# New from Manhattan



## WasatchMan (Aug 30, 2011)

blackbeard said:


> I'm new to the sport and the forums! I grew up in the Caribbean so didn't really experience winter sports. A few winters ago I took my first boarding trip and was hooked from the start!
> 
> Currently live in Manhattan so planning on some trips around here but* want to go out West* at least twice this season.
> 
> Looking forward to being part of the community!


Best thoughts you've had your entire life :thumbsup:


----------



## blackbeard (Nov 24, 2011)

WasatchMan said:


> Best thoughts you've had your entire life :thumbsup:


Haha! I'm new but have been out West and up in North Carolina to board. So I could see the difference. Not sure what to expect up in the Northeast but I am not complaining as long as I'm boarding.


----------



## WasatchMan (Aug 30, 2011)

blackbeard said:


> Haha! I'm new but have been out West and up in North Carolina to board. So I could see the difference. Not sure what to expect up in the Northeast but I am not complaining as long as I'm ice skating.


fixed that for you 

where about west did you hit?


----------



## SBE (Oct 9, 2011)

check out my site Snowboardescapes day and weekend bus trips from New York City to Vermont I'm setting up a utah trip for the end of March,and also do day trips and overnights. Hope to see you out there!


----------



## blackbeard (Nov 24, 2011)

WasatchMan said:


> fixed that for you
> 
> where about west did you hit?


My first trip was to Jackson Hole and I also did a trip out to Utah - Snowbird, Brighton, and Solitude. I didn't feel worthy of hitting those since I was just learning but it was awesome!

Hopefully it isn't too icy here in the Northeast.


----------



## blackbeard (Nov 24, 2011)

SBE said:


> check out my site Snowboardescapes day and weekend bus trips from New York City to Vermont I'm setting up a utah trip for the end of March,and also do day trips and overnights. Hope to see you out there!


I saw that. I'm planning to join you on December 10th for the day trip. I have a few buddies who want to do a trip.

I'm also planning on joining for the overnight trips if possible


----------



## Hodgepodge (Dec 9, 2010)

blackbeard said:


> I'm new to the sport and the forums! I grew up in the Caribbean so didn't really experience winter sports.

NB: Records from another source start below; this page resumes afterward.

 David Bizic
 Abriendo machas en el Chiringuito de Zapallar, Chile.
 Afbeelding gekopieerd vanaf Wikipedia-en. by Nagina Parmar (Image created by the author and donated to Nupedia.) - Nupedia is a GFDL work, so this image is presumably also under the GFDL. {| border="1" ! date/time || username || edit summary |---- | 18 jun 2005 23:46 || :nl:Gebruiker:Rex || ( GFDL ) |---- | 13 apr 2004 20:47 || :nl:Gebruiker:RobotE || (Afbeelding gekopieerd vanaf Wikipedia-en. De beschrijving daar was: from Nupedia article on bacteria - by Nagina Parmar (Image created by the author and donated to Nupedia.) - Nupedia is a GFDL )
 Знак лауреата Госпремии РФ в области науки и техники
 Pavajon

A few winters ago I took my first boarding trip and was hooked from the start!
> 
> Currently live in Manhattan so planning on some trips around here but want to go out West at least twice this season.
> 
> Looking forward to being part of the community!


I go to school in manhattan! welcome fellow new yorker!


----------



## blackbeard (Nov 24, 2011)

Hodgepodge said:


> I go to school in manhattan! welcome fellow new yorker!


sweet! thanks for the welcome!

do you know any good places in the city to buy gear?


----------



## Snowbird (Nov 20, 2011)

An islander who's into winter sports! Do you get the "what the hell is wrong with you?!" comments too? My family is from PR and I get that all the time. Apparently I'm supposed to love the sun? :dunno:

I'm from Queens so I can't help you with shops in the city. I mostly order online anyway lol


----------



## blackbeard (Nov 24, 2011)

Snowbird said:


> An islander who's into winter sports! Do you get the "what the hell is wrong with you?!" comments too? My family is from PR and I get that all the time. Apparently I'm supposed to love the sun? :dunno:
> 
> I'm from Queens so I can't help you with shops in the city. I mostly order online anyway lol


I was born in PR (mom's side is from there) but grew up in Dominican Republic. I'm a white islander though so people are always surprised to hear me speak Spanish since I look American.

I also love the sun but hitting the snow is such an awesome feeling!


----------



## Snowbird (Nov 20, 2011)

blackbeard said:


> I'm a white islander though so people are always surprised to hear me speak Spanish since I look American.


That happens to my mother all the time. The opposite happens to me. People talk to me in Spanish and I'm just like "Sorry dude..."

I'd take a snowy mountain over a hot beach any day


----------